【好きなもの】宇宙よりも遠い場所 STAGE1「青春しゃくまんえん」

 こんにちは。幼い頃には地球環境に興味を持っていましたが、私の進学した高校には地学の授業が無くいつの間にかその興味も失っていました。長いこと忘れていたその事実を思い出させてくれたのが「宇宙よりも遠い場所」(以下「よりもい」)という作品です。

 今回話す STAGE1「青春しゃくまんえん」は今でもニコニコで無料で見れます。全話見るならHuluやアマゾンプライムですかねー。もちろん円盤を買っても良いと思います。損はしません。ネタバレを気にするならまずこれを見てから読み進めてくださいな。

――宇宙よりも遠い場所
「よりもい」は私のアニメ史上最高のアニメの一つです。まずなにより全体のテーマ・物語がとても面白く、作画・演出も素晴らしいものが溢れていて、作中の楽曲やBGMも秀逸なものばかりです。

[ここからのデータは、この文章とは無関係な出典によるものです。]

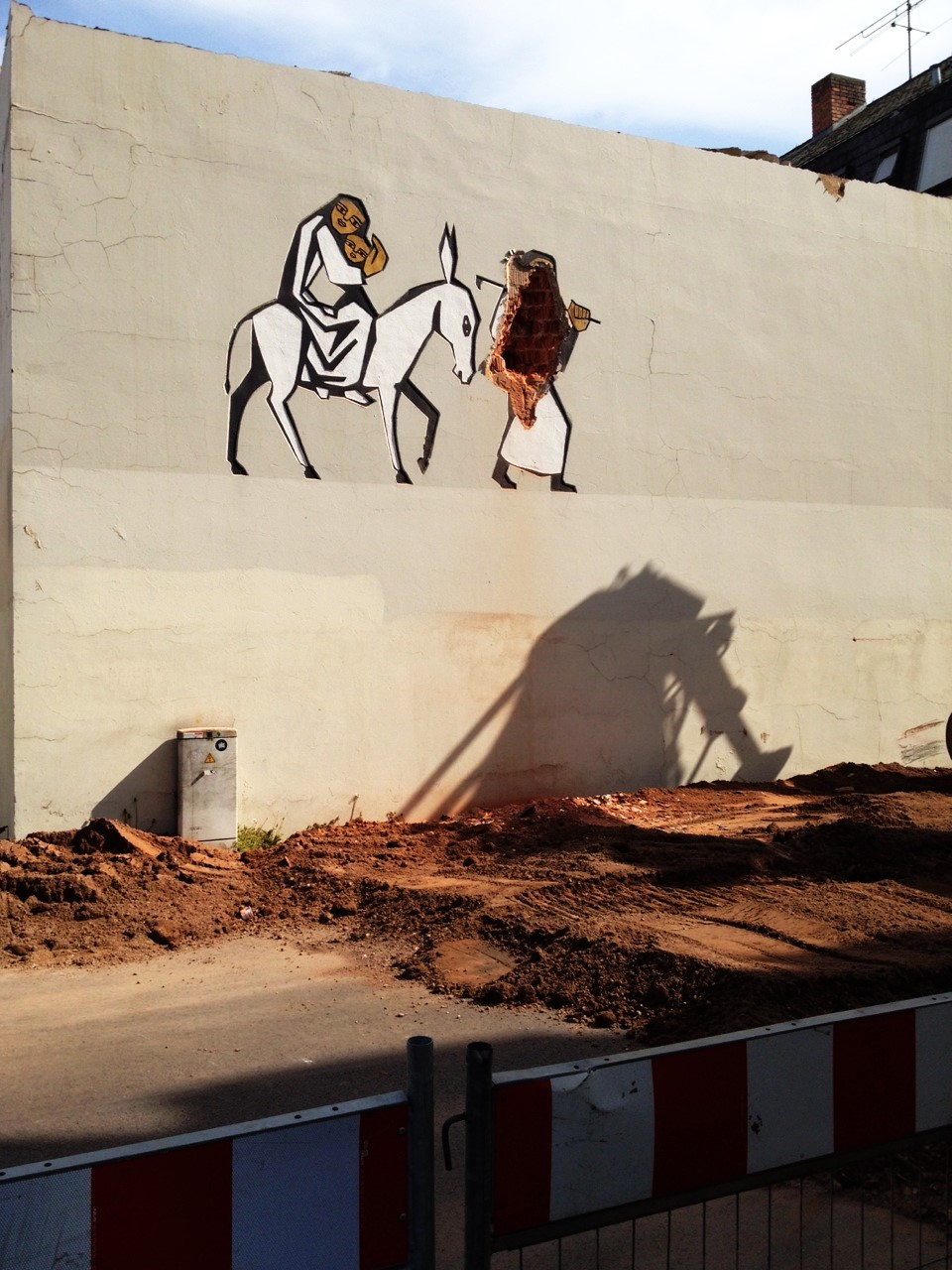 Victor Fontaine: Die Flucht nach Ägypten, Sgrafitto am Pfarrheim St. Ludwig, Zerstörung am 9. Mai 2016

 全体を語ると、ものすごく長くなります。序盤から最終話まで……今、終盤の神回ラッシュがどこから始まっていたか記憶を遡ってみたんですが、STAGE5辺りからだったので中盤以降全部神回です。そして今回話すSTAGE1が全体の中でも屈指の神回だと思っているので最初から最後まで大体神回です。神アニメです。間違いない。

――STAGE1
 この「青春しゃくまんえん」は今まで見てきた全てのアニメの中で「最高の第一話」だと思っています。アニメの第一話に必要な要素が凡そ全て詰まっています。
・世界観を端的に示し、
・主人公の在り方を示し、
・ヤマを作り、
・主人公の在り方をクライマックスに繋げ、
・次回への伏線を残し、
・期待感を高める終わり方をする。
 この全てが詰まった最高に面白い「第一話」です。物語の導入としてこれ以上無いものだと思います。では始めます。一度見た後に、再度見ながら進めていただけると、より美味しく楽しめます。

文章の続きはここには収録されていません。